I don't think one is better / more superior than the other generally but if you know you're starting to feel rubbish, get yourself into a routine.
If I were you, I would start with setting an alarm and making yourself get up at a reasonable time tomorrow, whether you're exhausted or not. Do something physical to tire yourself out during the day and cook yourself something tasty, filling and healthy for tea. Have an early-ish night. Do the same the following day, then see how you feel (for me it helped quickly but it's a struggle sometimes not to go back to late nights and I only manage because the pay-off of almost no migraines is worth it).

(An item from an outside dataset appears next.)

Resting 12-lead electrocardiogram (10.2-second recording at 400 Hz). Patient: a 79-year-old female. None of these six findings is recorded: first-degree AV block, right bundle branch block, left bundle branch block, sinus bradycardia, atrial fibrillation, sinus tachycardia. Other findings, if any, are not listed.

RedPanda2 · 04/05/2020 20:09

I'm a night owl and used to love working 6pm until 2am. I get up early now but it's AWFUL

FineWordsForAPorcupine · 04/05/2020 20:11

I was an owl until I did a few years of night shifts - it basically scrambled my body clock, but more importantly, forced me to see sleep as a health thing. I truly learned how much sleep I personally require (seven hours) and how to have a proper routine to fall asleep. It also gave me a horror of being tired - not just a bit tired from a one off late night, but truly chronically underslept. Since then, even after returning to a standard 9-5, I've been a lark.

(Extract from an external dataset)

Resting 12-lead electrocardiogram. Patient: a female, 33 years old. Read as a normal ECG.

But then I don't know if that would have happened anyway - I think lark ness comes with age :)

MintyMabel · 04/05/2020 20:13

I'm not a morning person, never have been. I'm not sure why this apparently makes me lazier or inferior.

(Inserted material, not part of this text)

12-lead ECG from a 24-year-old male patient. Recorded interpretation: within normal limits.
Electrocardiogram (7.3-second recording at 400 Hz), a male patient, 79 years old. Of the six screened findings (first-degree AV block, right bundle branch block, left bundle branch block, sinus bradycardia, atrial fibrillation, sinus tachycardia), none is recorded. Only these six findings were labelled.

When we first got together OH made some comment about it - he's an early riser and suggested it was lazy of me. I pointed out to him that when he is napping in the afternoon or sitting in the evenings doing nothing, I'm actually doing stuff around the house. I'm no more or less active than he is, I just do stuff at different times.

When DD came along, our different schedules made it all a whole lot easier. He was up early with her in the mornings, I had her whilst he napped in the afternoons. I was doing the late night wakings he was taking over at 4am as he was up anyway. Perfect balance.

MintyMabel · 04/05/2020 20:14

I think lark ness comes with age

I'm late 40s and would disagree. As would my night owl mum who is 75.

TinRoofRusty · 04/05/2020 20:15

Nope, I'm 50 and have never been a lark. My mother's the same, age 79.